Task data below:

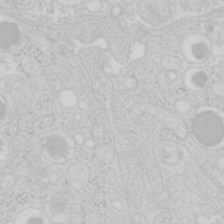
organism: Mouse
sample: Pancreas
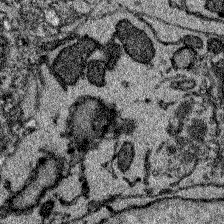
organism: Zebrafish
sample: Larval olfactory bulb
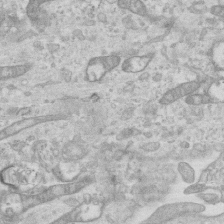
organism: Mouse
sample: Centriole in ependymal cells
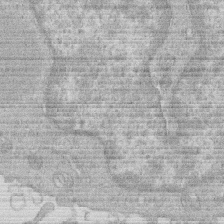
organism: Human
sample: Macrophage cells
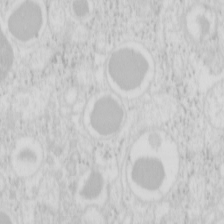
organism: Mouse
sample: Pancreas
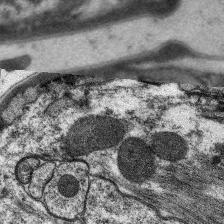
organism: C. elegans
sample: Pharynx
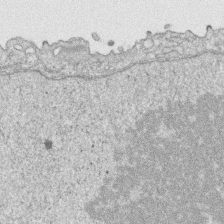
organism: Human
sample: HeLa cell HIV synapse
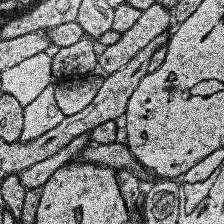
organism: Human
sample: Temporal Lobe
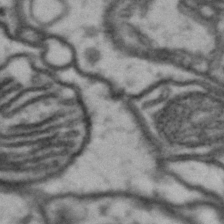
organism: Drosophila
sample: Brain
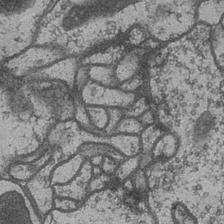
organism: Drosophila
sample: Optic medulla
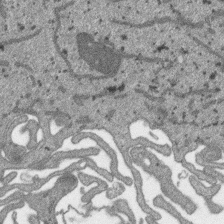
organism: Human
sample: Lung epithelial cells infected with SARS-CoV-2
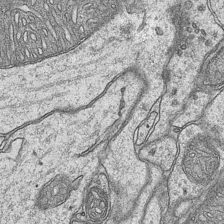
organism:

End of Task data.

Exercise description> Set all of the records down once more, letter for letter, with the images removed.

Task answer>
organism: Mouse
sample: Pancreas
organism: Zebrafish
sample: Larval olfactory bulb
organism: Mouse
sample: Centriole in ependymal cells
organism: Human
sample: Macrophage cells
organism: Mouse
sample: Pancreas
organism: C. elegans
sample: Pharynx
organism: Human
sample: HeLa cell HIV synapse
organism: Human
sample: Temporal Lobe
organism: Drosophila
sample: Brain
organism: Drosophila
sample: Optic medulla
organism: Human
sample: Lung epithelial cells infected with SARS-CoV-2
organism:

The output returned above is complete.